© Stephen Douglas Atkinson
Spores of the parasite H. salminicola swim under a microscope. Those alien "eyes" are actually stinger cells, one of the few features this organism hasn't evolved away.
When the parasitic blob known as Henneguya salminicola sinks its spores into the flesh of a tasty fish, it does not hold its breath. That's because H. salminicola is the only known animal on Earth that does not breathe.

If you spent your entire life infecting the dense muscle tissues of fish and underwater worms, like H. salminicola does, you probably wouldn't have much opportunity to turn oxygen into energy, either. However, all other multicellular animals on Earth whose DNA scientists have had a chance to sequence have some respiratory genes. According to a new study published today (Feb. 24) in the journal Proceedings of the National Academy of Sciences, H. salminicola's genome does not.

A microscopic and genomic analysis of the creature revealed that, unlike all other known animals, H. salminicola has no mitochondrial genome — the small but crucial portion of DNA stored in an animal's mitochondria that includes genes responsible for respiration.

While that absence is a biological first, it's weirdly in character for the quirky parasite. Like many parasites from the myxozoa class — a group of simple, microscopic swimmers distantly related to jellyfish — H. salminicola may have once looked a lot more like its jelly ancestors but has gradually evolved to have just about none of its multicellular traits.

"They have lost their tissue, their nerve cells, their muscles, everything," study co-author Dorothée Huchon, an evolutionary biologist at Tel Aviv University in Israel, told Live Science. "And now we find they have lost their ability to breathe."

© Stephen Douglas Atkinson
The nucleus of each H. salminicola spore glows green under a fluorescent microscope. Through microscopy and genetic sequencing, the study authors learned that H. salminicola is the only known animal with no mitochondrial DNA.
That genetic downsizing likely poses an advantage for parasites like H. salminicola, which thrive by reproducing as quickly and as often as possible, Huchon said. Myxozoans have some of the smallest genomes in the animal kingdom, making them highly effective. While H. salminicola is relatively benign, other parasites in the family have infected and wiped out entire fishery stocks, Huchon said, making them a threat to both fish and commercial fishers.

When seen popping out of the flesh of a fish in white, oozing bubbles, H. salminicola looks like a series of unicellular blobs. (Fish infected with H. salminicola are said to have "tapioca disease.") Only the parasite's spores show any complexity. When seen under a microscope, these spores look like bluish sperm cells with two tails and a pair of oval, alien-like eyes.

Those "eyes" are actually stinging cells, Huchon said, which contain no venom but help the parasite latch onto a host when needed. These stinging cells are some of the only features that H. salminicola has not ditched on its journey of evolutionary downsizing.

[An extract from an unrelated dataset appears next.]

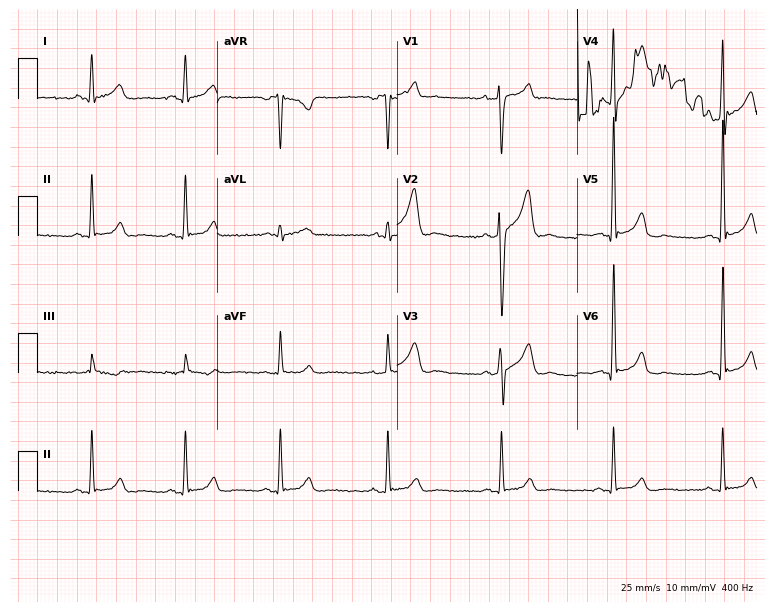
Resting 12-lead electrocardiogram. Patient: a 43-year-old male. None of these six findings is recorded: first-degree AV block, right bundle branch block, left bundle branch block, sinus bradycardia, atrial fibrillation, sinus tachycardia. Findings outside these six are not listed.

"Animals are always thought to be multicellular organisms with lots of genes that evolve to be more and more complex," Huchon said. "Here, we see an organism that goes completely the opposite way. They have evolved to be almost unicellular."

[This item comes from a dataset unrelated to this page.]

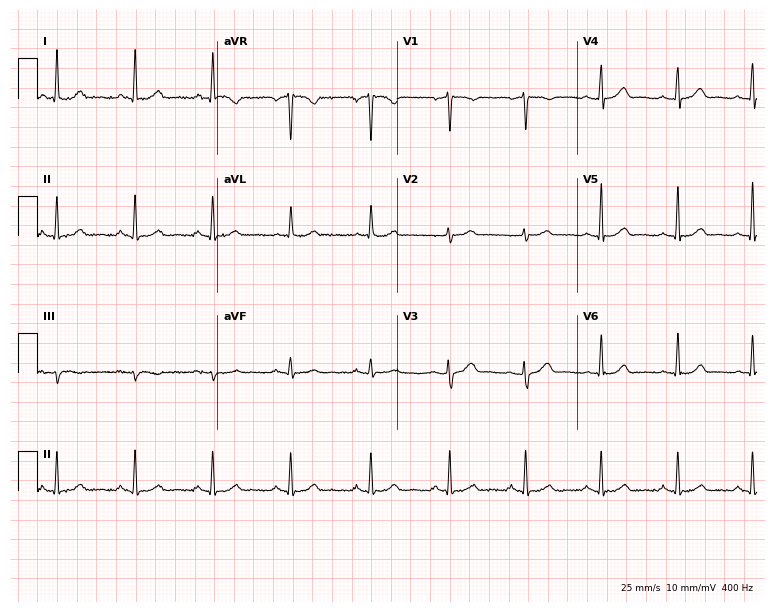
Electrocardiogram, a 39-year-old male. Overall reading on record: normal ECG.

So, how does H. salminicola acquire energy if it does not breathe? The researchers aren't totally sure. According to Huchon, other similar parasites have proteins that can import ATP (basically, molecular energy) directly from their infected hosts. H. salminicola could be doing something similar, but further study of the oddball organism's genome — what's left of it, anyway — is required to find out.